Internet-Drafts are draft documents valid for a maximum of six months and may be updated, replaced, or obsoleted by other documents at any time. It is inappropriate to use Internet-Drafts as reference material or to cite them other than as "work in progress."

This Internet-Draft will expire on 2 September 2023.

Table of Contents

1. Introduction

[RFC8317] defines EVPN Ethernet Tree (E-Tree), a segmentation technology, for networks using EVPN with multiprotocol label switching (MPLS) encapsulation. In a network using E-Tree segmentation, hosts are assigned one of two different classifications, root or leaf. Root hosts are allowed to communicate with all other hosts in the network. Leaf hosts are only allowed to communicate with root hosts; they are blocked from communicating with other leaf hosts. [RFC8317] defines two different filtering methods to achieve the required segmentation:

  1. Ingress filtering, applicable to known unicast traffic
  2. Egress filtering, applicable to broadcast, unknown unicast, and multicast (BUM) traffic

Ingress filtering is the filtering of leaf-to-leaf traffic on the ingress side of an overlay tunnel, before it is encapsulated and sent to a destination provider edge (PE) device. Egress filtering is the filtering of leaf-to-leaf traffic on the egress side of an overlay tunnel, after it has been received on the destination PE device.

Ingress filtering as defined by [RFC8317] for known unicast traffic relies solely on additional metadata attached to the EVPN type-2 mac-ip routes advertised by PE devices for known hosts, and will thus work unmodified for networks using virtual extensible LAN (VXLAN) encapsulation. However, egress filtering for BUM traffic relies on specific features of MPLS encapsulation, specifically, the ability to attach multiple labels to each data packet. Therefore, egress filtering of BUM traffic as defined by [RFC8317] doesn't work unmodified for networks using VXLAN encapsulation.

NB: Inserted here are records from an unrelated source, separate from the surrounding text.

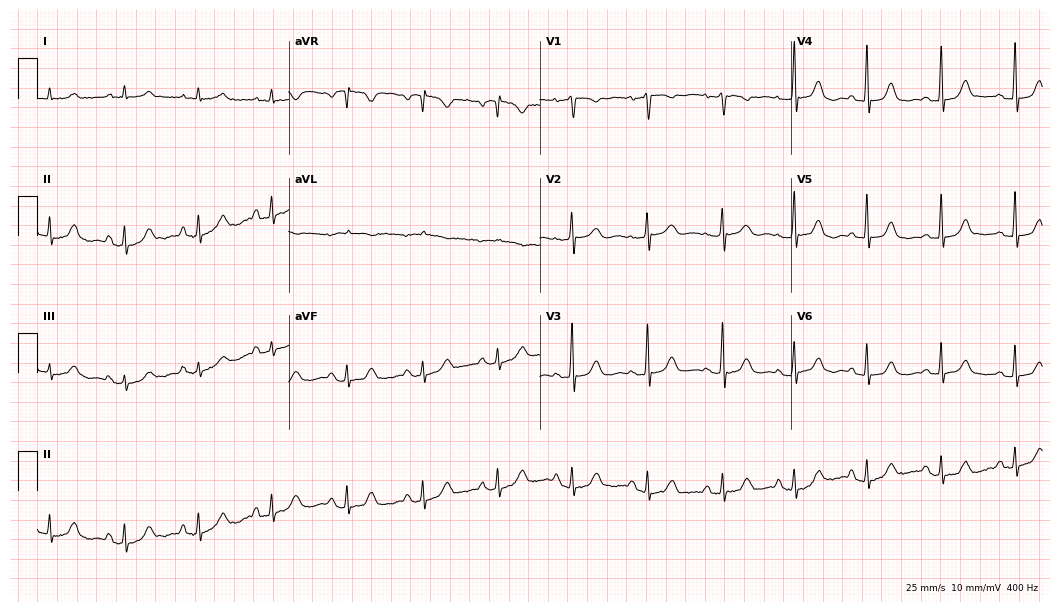
12-lead ECG (10.2-second recording at 400 Hz) from a 76-year-old female patient. Labelled as a normal ECG.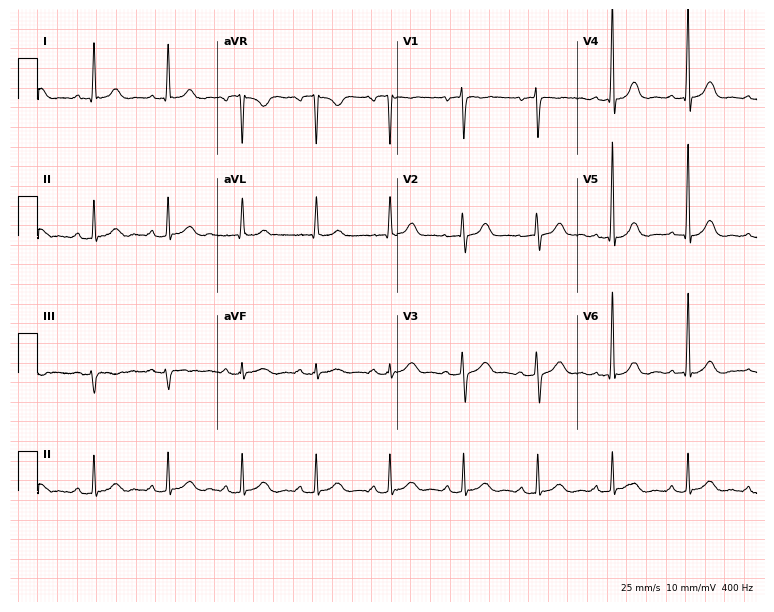
Electrocardiogram (7.3-second recording at 400 Hz), a male, 76 years old. Overall reading on record: normal ECG.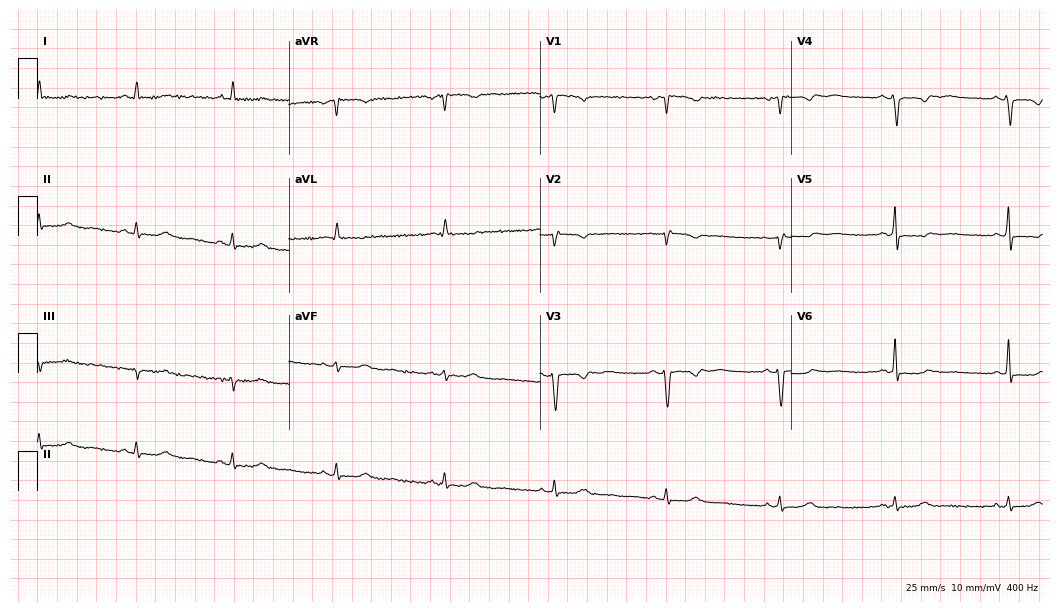
12-lead ECG from a 51-year-old female patient. Screened for six findings — first-degree AV block, right bundle branch block (RBBB), left bundle branch block (LBBB), sinus bradycardia, atrial fibrillation (AF), sinus tachycardia — none is recorded. Findings outside these six are not listed.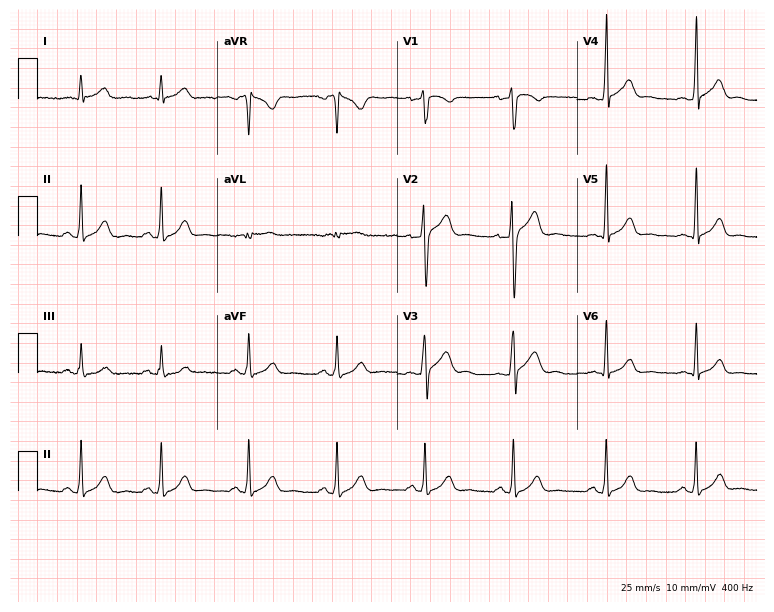
12-lead ECG (7.3-second recording at 400 Hz) from a 30-year-old male. Labelled as a normal ECG.

[RFC8317] defines 3 primary methods for classifying hosts as roots and leafs:

  1. Each PE site (VTEP) contains only root or only leaf hosts
  2. Each attachment circuit (VLAN) contains only root or only leaf hosts
  3. Each host (MAC) can be individually classified as a root or a leaf

This document will define an approach for performing ingress filtering for BUM traffic, in addition to known unicast traffic, for networks using VXLAN encapsulation and E-Tree role classification using either method 1 or method 2 defined above. E-Tree filtering of BUM traffic for VXLAN networks using method 3 for E-Tree role classification (which is also not covered in [RFC8317]) is outside the scope of this document.

2. Terminology

2.1. Requirements Language

The key words "MUST", "MUST NOT", "REQUIRED", "SHALL", "SHALL NOT", "SHOULD", "SHOULD NOT", "RECOMMENDED", "NOT RECOMMENDED", "MAY", and "OPTIONAL" in this document are to be interpreted as described in BCP 14 [RFC2119] [RFC8174] when, and only when, they appear in all capitals, as shown here.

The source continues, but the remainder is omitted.